The Sharp-Kahin strategy therefore involved two stages. The first was to find youngsters capable of securing tenure by showing strong disciplinary credentials. (Usually departments were not much interested in Southeast Asia as such.) Having located such youngsters they would then use Rockefeller and Ford money to pay the salaries of these young scholars for a few years, on the understanding that if they did well from a disciplinary viewpoint, they would be moved over to their department’s regular salary budget. The second step was to make sure the youngsters did a lot of undergraduate teaching on subjects having nothing to do with Southeast Asia. In my case, I taught subjects like ‘Traditions of Socialism’, ‘Politics in the British Commonwealth’, ‘The Political Role of the Military’, or ‘Politics and Literature’. This involved a lot of work, but it protected the program from lapsing into isolation and Orientalism. The crucial thing was that every professor in the program should have a firm base in a discipline, and be able to teach many more subjects than just Southeast Asia.

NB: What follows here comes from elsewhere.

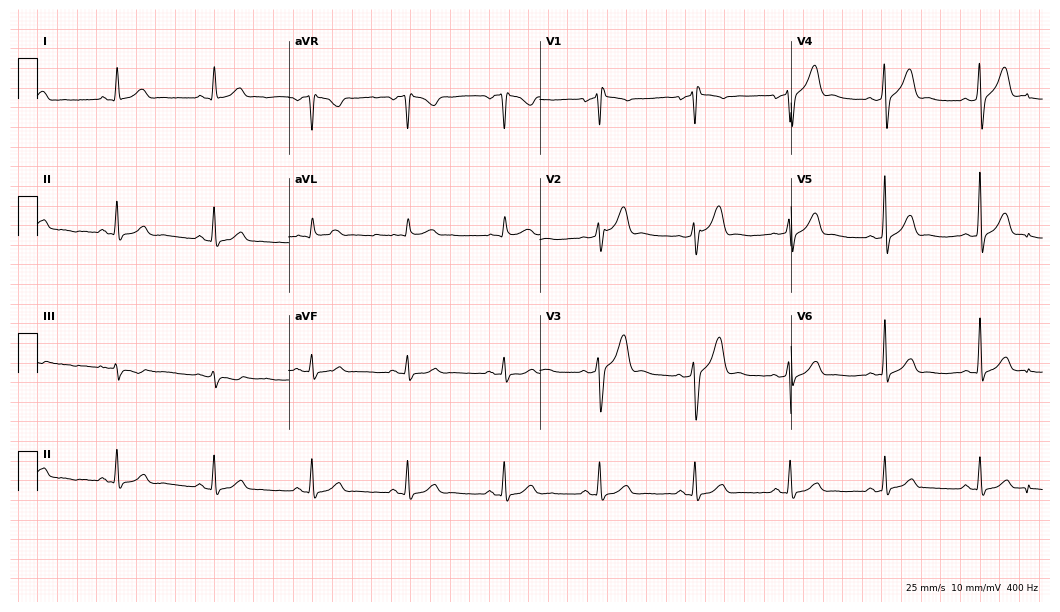
12-lead ECG from a man, 57 years old. Screened for six findings — first-degree AV block, right bundle branch block (RBBB), left bundle branch block (LBBB), sinus bradycardia, atrial fibrillation (AF), sinus tachycardia — none is recorded.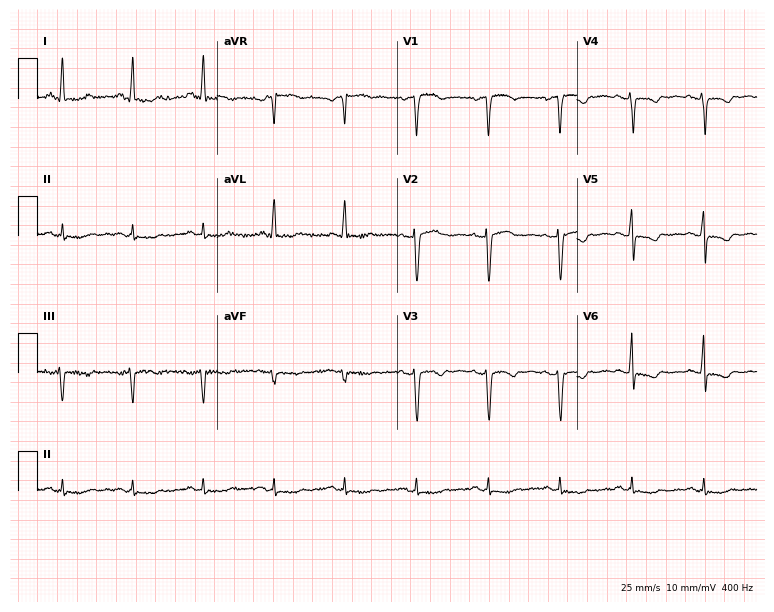
12-lead ECG from a woman, 52 years old (7.3-second recording at 400 Hz). No first-degree AV block, right bundle branch block, left bundle branch block, sinus bradycardia, atrial fibrillation or sinus tachycardia recorded for this tracing.

It was still quite hard to realize these goals in the 1950s, but the situation changed greatly in the 1960s. First, the Russians’ achievement in putting an astronaut into space ahead of the Americans alarmed many politically powerful people and institutions in the US. Part of the humiliation was attributed to the backwardness of American universities. But there were wider anxieties as well: the war in Korea, the rising power of Mao’s China, the growing crisis in Indochina, wars in South Asia, instability in the Middle East, and so on. Starting around 1960, a huge amount of money was poured into the universities in the form of scholarships, language courses and the like. Area programs like Cornell’s Southeast Asia Program for the first time began to receive a lot of money from the state.
This change created a clear semi-generational break among the students. The whole time I was a graduate student, my classmates and I never received any scholarships; we paid for our education by working as teaching assistants to professors with large classes. We took this for granted, assumed it was good practice for the future, and even quite enjoyed it. By 1961, the number of graduate students had visibly increased, most had scholarships, and some were rather annoyed if they were forced (for their own good) to teach.